仿射周期解是动力系统领域中一类新的研究对象，仿射周期性从时空对称角度给出一种新的周期性。考虑到某些动力学现象，其运动规律在时间上具有一种近似周期的概周期性，同时在空间上又呈现某种仿射对称性，本项目在仿射周期理论基础上，从时空角度提出一种新的概周期性，即仿射概周期性。.本项目以随机仿射概周期系统为研究对象，探究其在分布意义下的仿射概周期解的适定性。首先，拟采用不动点方法，利用新的收敛工具研究系统仿射概周期解的存在唯一性。其次，拟分别利用随机分离和半分离方法，研究线性与非线性随机微分方程仿射概周期解的存在性，给出随机仿射概周期情形下的分离与半分离条件。同时，利用Lyapunov函数法研究系统仿射概周期解的渐近稳定性，得到易于验证系统存在唯一渐近稳定的仿射概周期解的理论判据。我们期望建立一套框架性的方法研究随机微分方程仿射概周期解的适定性问题，并进一步拓展仿射概周期理论在随机微分方程领域的应用。
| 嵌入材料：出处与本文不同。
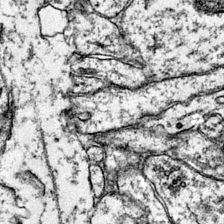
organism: Mouse
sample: Primary visual cortex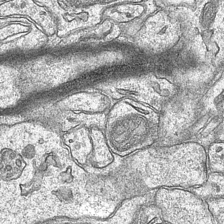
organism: Mouse
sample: CA1 Hippocampus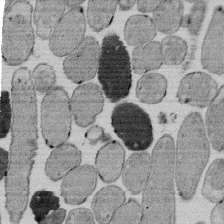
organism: E. coli
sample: Bacterial nucleoid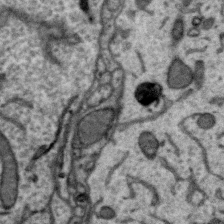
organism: Zebra finch
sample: Brain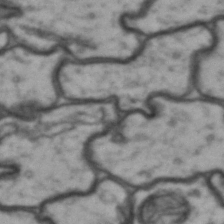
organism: Drosophila
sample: Brain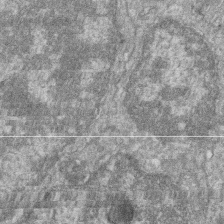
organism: Zebrafish
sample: Cilia; retinal pigment epithelium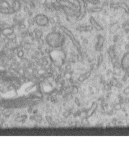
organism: Human
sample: Centriole in RPE cells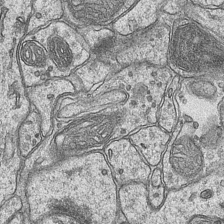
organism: Mouse
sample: CA1 Hippocampus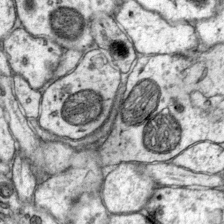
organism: Mouse
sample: Primary visual cortex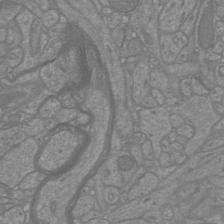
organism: Mouse
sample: Cortical neurons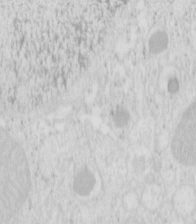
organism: Mouse
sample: Pancreas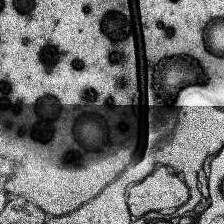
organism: Human
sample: Temporal Lobe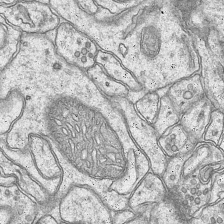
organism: Mouse
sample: CA1 Hippocampus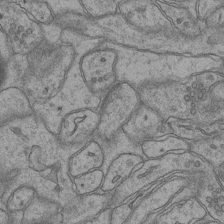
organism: Mouse
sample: CA1 Hippocampus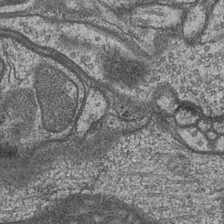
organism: Drosophila
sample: Optic medulla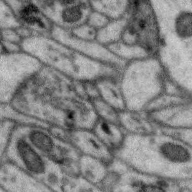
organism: Zebra finch
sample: Brain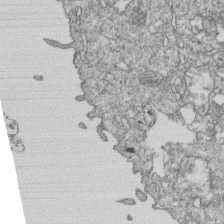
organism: Human
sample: HeLa cell HIV synapse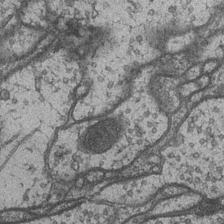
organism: Drosophila
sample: Optic medulla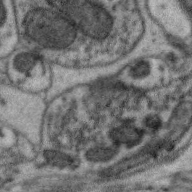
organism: Zebra finch
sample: Brain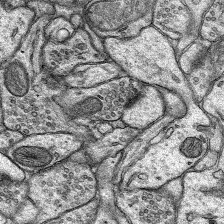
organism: Rat
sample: Hippocampus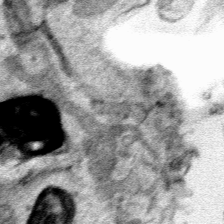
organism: Human
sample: Mitochondria in HCT116 cells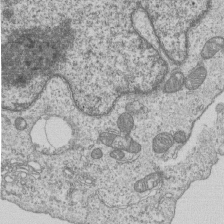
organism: Human
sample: MDA-MB-231 cells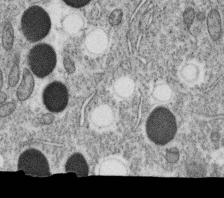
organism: C. elegans
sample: C. elegans oocyte; sperm cells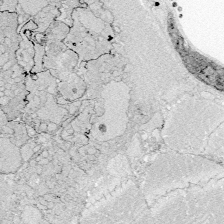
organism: Zebrafish
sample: Whole-Brain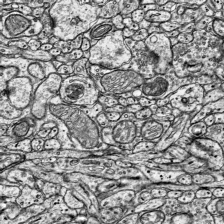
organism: Mouse
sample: Visual Cortex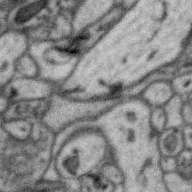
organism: Zebra finch
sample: Brain

Affine-periodic solution is a new research topic in the field of dynamical systems. Affine periodicity gives a new periodicity from the perspective of space-time symmetry. Base on the theory of affine periodicity, we consider that the laws of motion for some dynamical phenomena exhibit almost periodicity in time and affine symmetry in space. We propose a new kind of almost periodicity from the perspective of space-time which is called affine-almost periodicity.. In this project, we take stochastic affine-almost periodic systems as the research object to study the well-posedness of affine-almost periodic solutions in distribution for the stochastic systems. Firstly, we study the existence and uniqueness of affine-almost periodic solutions of the stochastic systems by using the fixed point method and the new convergence tool. Secondly, the existence of affine-almost periodic solutions of linear and nonlinear stochastic differential equations is studied by using stochastic separation and semi-separation methods respectively. The stochastic separation and semi-separation conditions for stochastic almost periodic cases are given. Moreover, Lyapunov function method is used to study the asymptotic stability of affine-almost periodic solutions of the stochastic systems. The theoretical criterion to verify the existence, uniqueness and asymptotic stability of affine-almost periodic solutions is given. Through the research on this subject, we expected that a framework of method to study the well-posedness of affine-almost periodic solutions in distribution for stochastic differential equation can be established. At the same time, the scientific research can extend the application of the theory of affine-almost periodic solutions in the field of stochastic differential equations.